# Photoshop Fun_Colouring in GW Artwork to make your own art



## luthorharkon (Nov 2, 2007)

Here are a load of pieces of GW's artwork that I have modified
LH

This one took me about 1 hour









And if you don't believe me here's a layer to prove it









Here's a wip, I've kind of hit a road-block on it so don't expect anymore on it anytime soon.









And this is my most recent wip which I did in just 30 minutes!:shok:


----------



## Engelus (Jul 26, 2007)

thats fine, but dont claim it as your own work, give credit where credit is due.


----------



## luthorharkon (Nov 2, 2007)

Well I'm actually trying to claim that this








is my own work. Not the entire thing just carefully placed colour.


----------



## Engelus (Jul 26, 2007)

I gathered as much, i was just saying to make sure you always list the credit when posting it in forums and such.
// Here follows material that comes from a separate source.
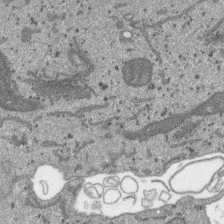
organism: Human
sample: Lung epithelial cells infected with SARS-CoV-2

if I were you Id put some color variance in there, like some less saturated versions of the colors, or more blue or red shift for the purples., also some striation of your own added to the colors could help, any texture will only add to the final product.

if you want some quick color variance, make a new layer, fill it grey, then render clouds into each of the RBG chanels, go back to layers, make it about 5-10% opacity and set to overlay. you could also do the same thing using various browns and setting that layer to saturation.

otherwise keep up the good work, its great practice if nothing else.


----------



## Lord Sinkoran (Dec 23, 2006)

looking good


----------



## Riandro (Feb 28, 2008)

ahh looks like we have another colourer on this forum, some nice more there bud, but it looks a little flat IMHO, needs some different brush strokes and colour variation, im acctually doing one now, i didnt draw it, its Kombat-units lines, but i allready got his permission to do it so dont fret about all the legal crap 










as you see its no where near done but hopefully you can see what i mean by useing different colours to help bring it to life :laugh:

Hope this helps!

-Riandro 
:victory:


----------



## omgitsduane (May 14, 2008)

Ive got that gaurdsman saved on my computer, its just frigging awesome, the coloring is sick as hell on those 40k pictures man! can't believe how simple it is.


----------



## Fenrakk101 (Feb 23, 2008)

That one Guardsdman looks like a cross-eyed 80-year-old hobo :laugh:
Seriously great pics dude drawing was never one of my strong points but I'm great at coloring


----------



## wonton86 (Sep 8, 2008)

luthorharkon i reckon ya colour work on those drawings r sick! good job


----------